Figure 4—figure supplement 1.. Comparison of in vitro assembled tau filaments with the globular glial tauopathy (GGT) fold.

(A) Backbone ribbon view of GGT type 1 (PDB:7p66) and tau filaments from in vitro assembled filament types 27a, 28a, 29a, 32a protofilament (PF)1, and 32a PF2, aligned at residues 288–322. (B) Close-up atomic view. 7p66 is shown in grey, 27a in green, 28a in pink, 29a in orange, 32a PF-1 in blue, and 32a PF-2 in purple.

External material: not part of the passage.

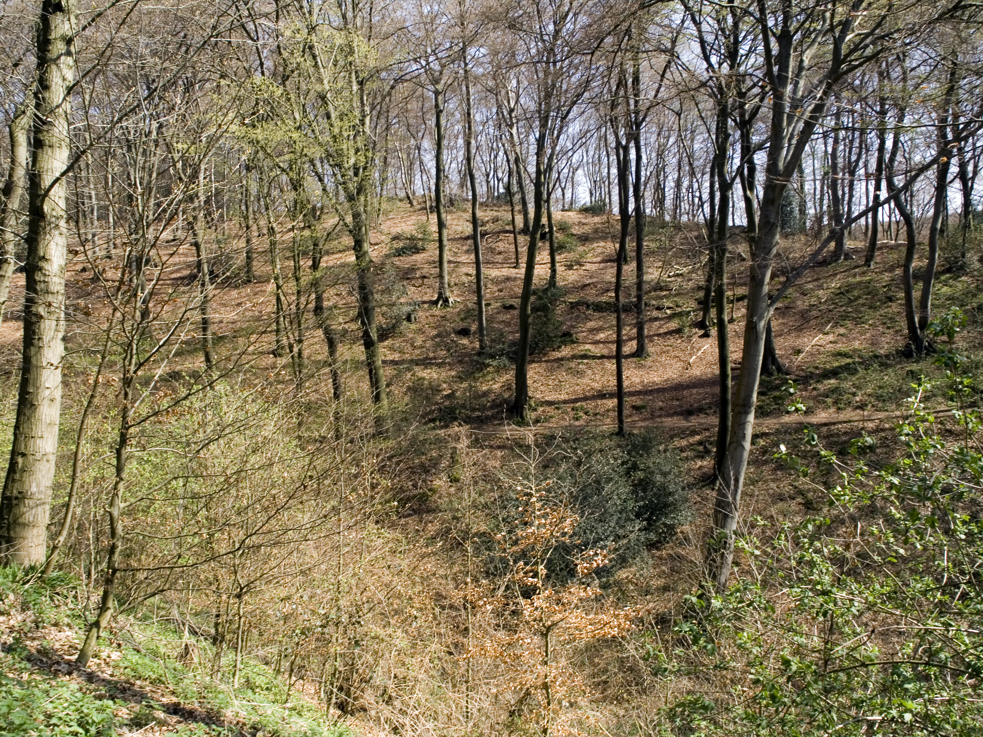 Wald im Landschaftsschutzgebiet „Hohenstein“ in Witten
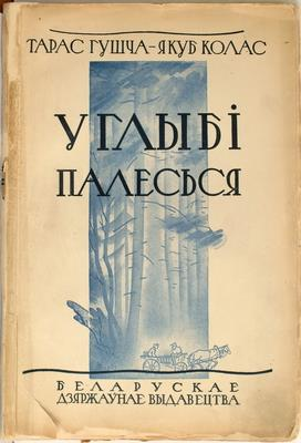 Беларуская (тарашкевіца): Вокладка першага выданьня другой кнігі Трылёгіі «У глыбі Палесься» (Вільня, 1927)

Figure 4—figure supplement 2.. Coomassie stained sodium dodecyl-sulfate polyacrylamide gel electrophoresis (SDS-PAGE) gel for constructs 297–391, 297–408, and 296–441 before and after filament assembly.

About 3.5 μg of protein was loaded into each well. f: after filament assembly; *: constructs with the four-phospho-mimetic mutations: S396D, S400D, T403D, and S404D.